(Items listed in a dataset)

========

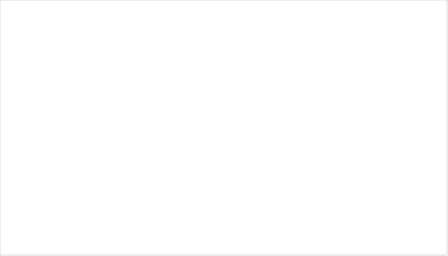
| Category | Total |
|---|---|
| Helsingør | 14 |
| Hillerød | 63 |
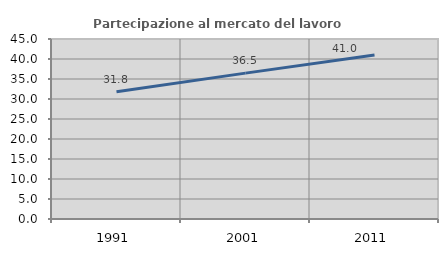
| Category | Partecipazione al mercato del lavoro  femminile |
|---|---|
| 1991.0 | 31.838 |
| 2001.0 | 36.467 |
| 2011.0 | 40.979 |
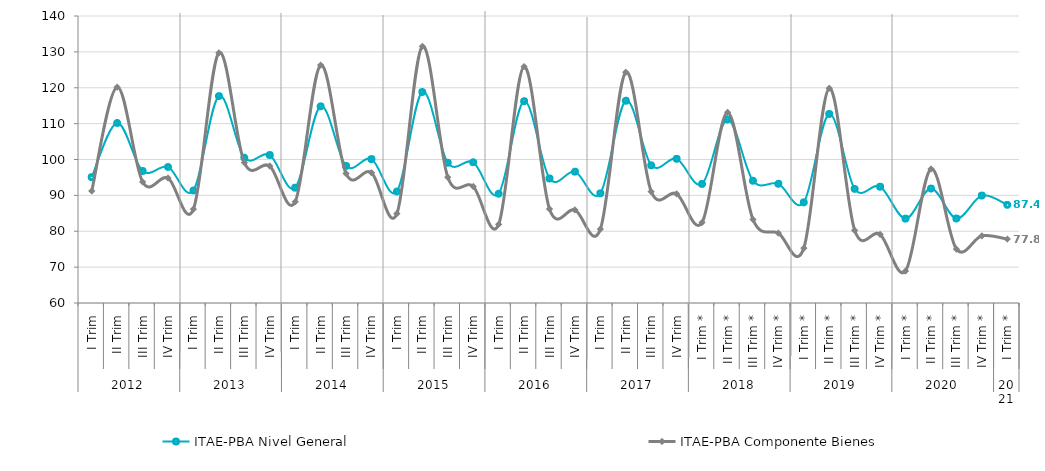
| Category | ITAE-PBA Nivel General | ITAE-PBA Componente Bienes |
|---|---|---|
| 0 | 95.089 | 91.213 |
| 1 | 110.192 | 120.181 |
| 2 | 96.803 | 93.775 |
| 3 | 97.916 | 94.832 |
| 4 | 91.378 | 86.164 |
| 5 | 117.669 | 129.743 |
| 6 | 100.518 | 99.117 |
| 7 | 101.252 | 98.162 |
| 8 | 92.143 | 88.212 |
| 9 | 114.82 | 126.289 |
| 10 | 98.199 | 96.075 |
| 11 | 100.119 | 96.329 |
| 12 | 91.095 | 84.924 |
| 13 | 118.811 | 131.527 |
| 14 | 99.079 | 95.075 |
| 15 | 99.236 | 92.483 |
| 16 | 90.468 | 81.886 |
| 17 | 116.254 | 125.906 |
| 18 | 94.71 | 86.192 |
| 19 | 96.608 | 85.947 |
| 20 | 90.565 | 80.59 |
| 21 | 116.386 | 124.336 |
| 22 | 98.389 | 91.043 |
| 23 | 100.175 | 90.423 |
| 24 | 93.191 | 82.44 |
| 25 | 111.161 | 113.133 |
| 26 | 94.084 | 83.283 |
| 27 | 93.234 | 79.47 |
| 28 | 88.057 | 75.308 |
| 29 | 112.685 | 119.828 |
| 30 | 91.807 | 80.253 |
| 31 | 92.416 | 79.123 |
| 32 | 83.519 | 68.909 |
| 33 | 91.898 | 97.372 |
| 34 | 83.554 | 75.032 |
| 35 | 89.95 | 78.717 |
| 36 | 87.355 | 77.814 |
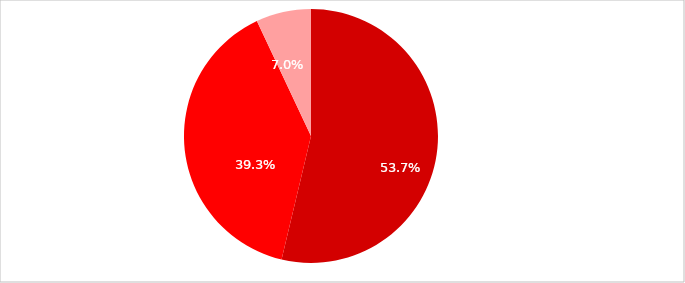
| Category | Series 1 |
|---|---|
| 63.07 | 0.537 |
| 34.69 | 0.393 |
| 13.5 | 0.07 |
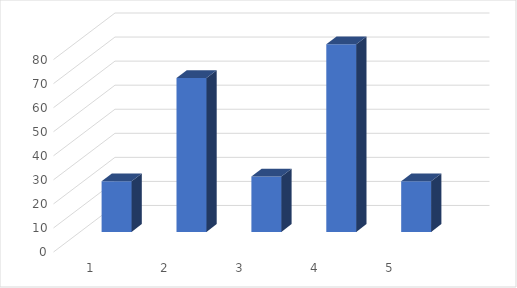
| Category | A |
|---|---|
| 0 | 21 |
| 1 | 64 |
| 2 | 23 |
| 3 | 78 |
| 4 | 21 |
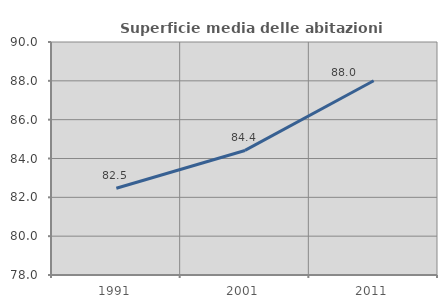
| Category | Superficie media delle abitazioni occupate |
|---|---|
| 1991.0 | 82.467 |
| 2001.0 | 84.415 |
| 2011.0 | 88.007 |
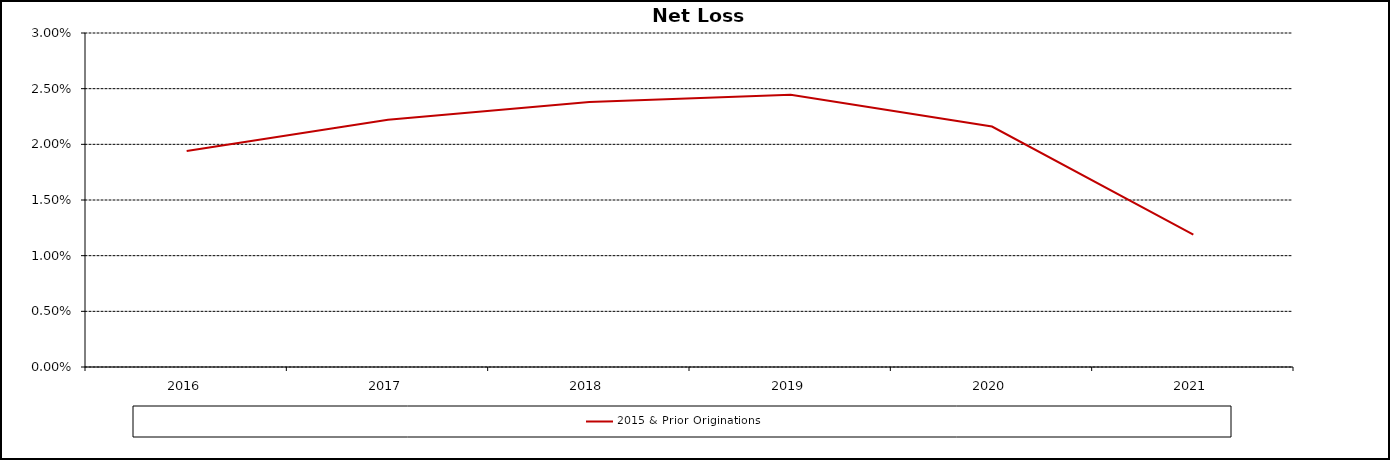
| Category | 2015 & Prior Originations |
|---|---|
| 2016.0 | 0.019 |
| 2017.0 | 0.022 |
| 2018.0 | 0.024 |
| 2019.0 | 0.024 |
| 2020.0 | 0.022 |
| 2021.0 | 0.012 |

========

▸ WHAT TO DO: Look through the entries above and list every line containing "Category".

▸ RESULT BELOW:
| Category | Total |
| Category | Partecipazione al mercato del lavoro  femminile |
| Category | ITAE-PBA Nivel General | ITAE-PBA Componente Bienes |
| Category | Series 1 |
| Category | A |
| Category | Superficie media delle abitazioni occupate |
| Category | 2015 & Prior Originations |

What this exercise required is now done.